By Hon. (Ret.) Ken E. Adair 
Jurors Love Helping a Person Fight Their Way Back
Video Transcribed: You know everyone loves a fairy tale and one of the truths about fairy tales is that in the beginning, there are dark times, there are ugly times, there are difficult times. Every fairy tale has a story of delivery and, and that the evil is overcome and that there is the happily ever after. That’s why we love fairy tales. Most of your cases that go to trial, if they get that far to where they’re in front of a jury, there are some dark times, and it might be negative toward your client.
In other words, it might be that your client was in the process of overcoming a dark past, terrible upbringing. They might have made poor decisions. They might not have been employable. They might’ve had anger issues. Might’ve had substance abuse issues, and this is true in criminal cases and civil cases.

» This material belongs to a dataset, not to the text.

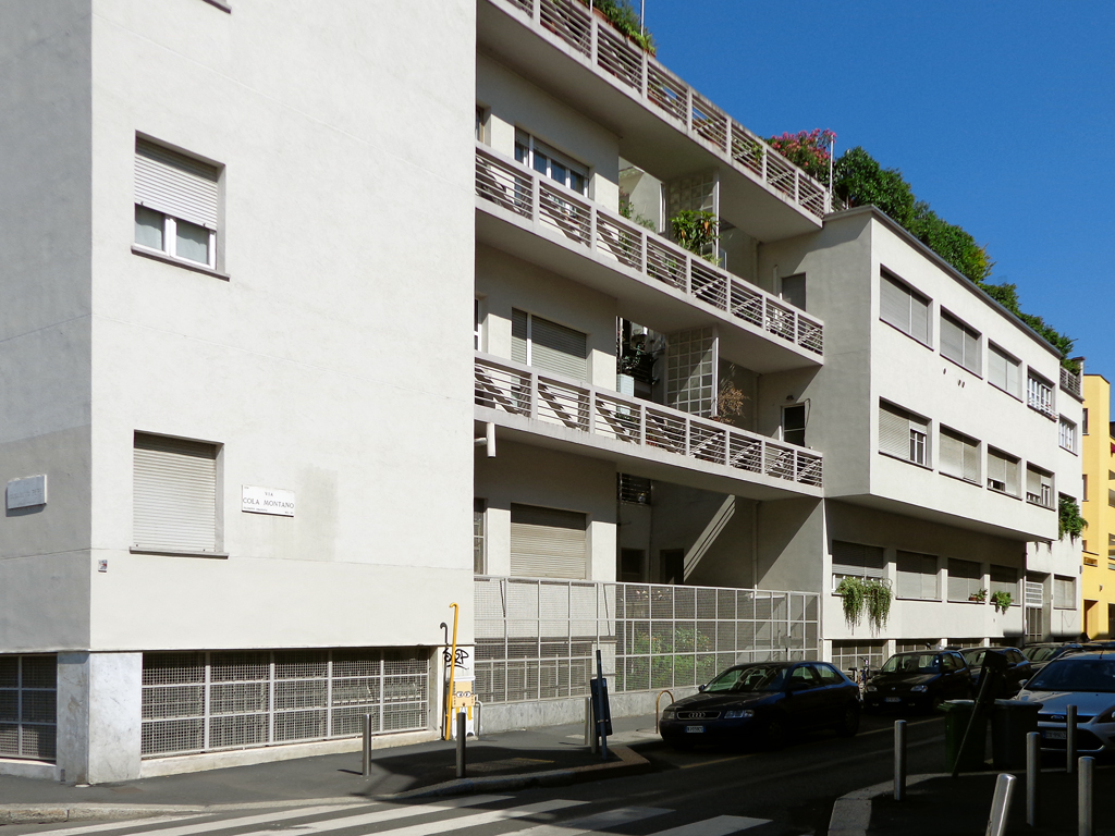 Milano, casa Comolli-Rustici. La facciata laterale lungo via Cola Montano.

But when a person is struggling to overcome, when they’re fighting to overcome a bad situation, not everybody grew up in la-la land. In fact, most people didn’t grow up in la-la land. They grew up with difficulties in their life and everybody’s had trauma and everybody’s had difficulties.

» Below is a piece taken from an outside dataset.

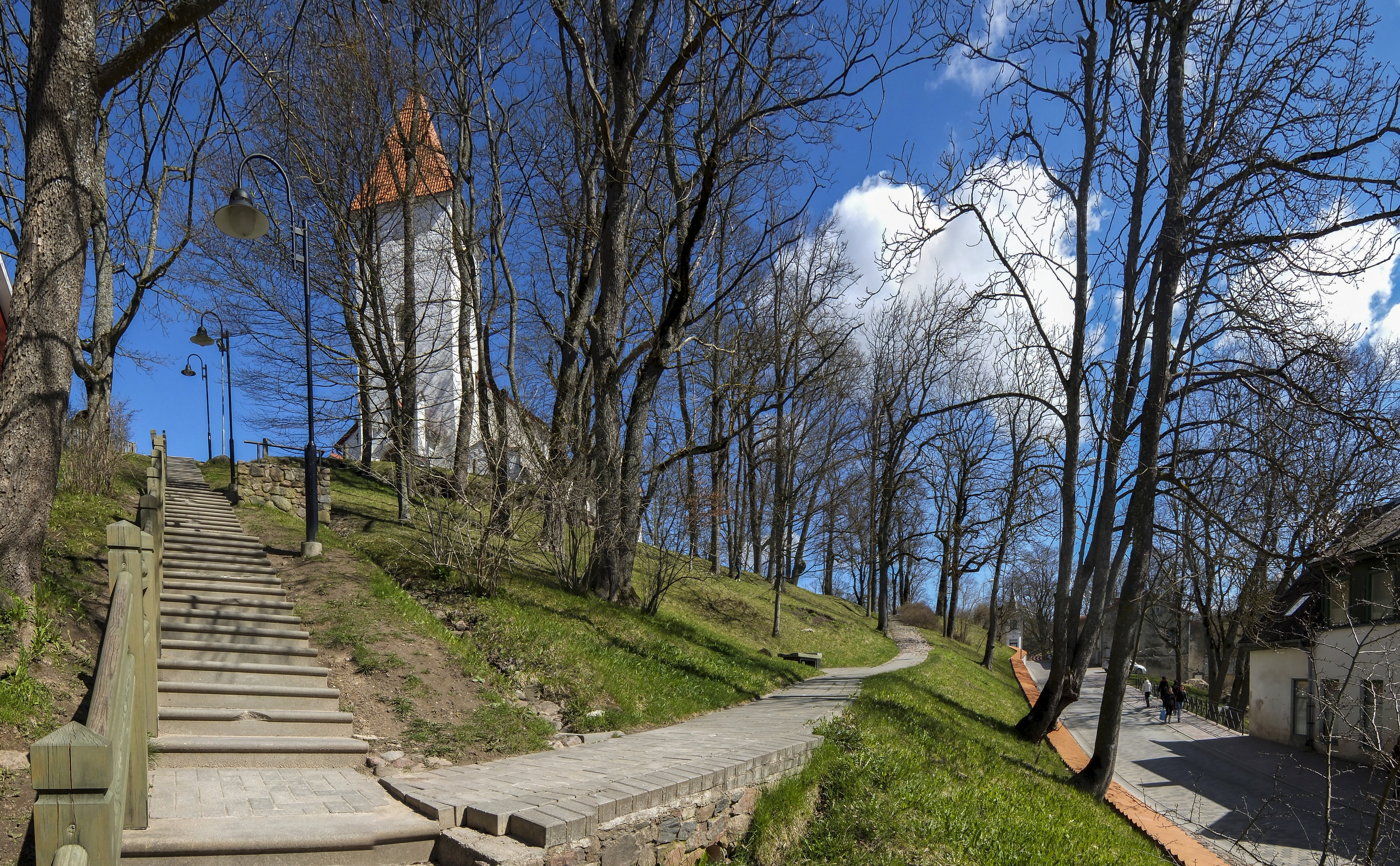 Talsu luterāņu baznīca, Talsi, Baznīcas laukums 4

But when there’s a particularly tough story, jurors love the fact that when a person is fighting to come out of a very dire situation. In my second civil jury trial ever, my client was severely overweight, she would be classified as probably morbidly obese. She was involved in a car accident where a semi-truck launched off the back of her car and it broke her back.
It compressed fractured the front of her spine, not the back part, which is the more dangerous part, but it just bent her over and crushed the front of her spine. She had to have surgery. The defense in this case just went after her weight, just nonstop mercilessly. There were 42 references to my client’s weight in their expert trial deposition.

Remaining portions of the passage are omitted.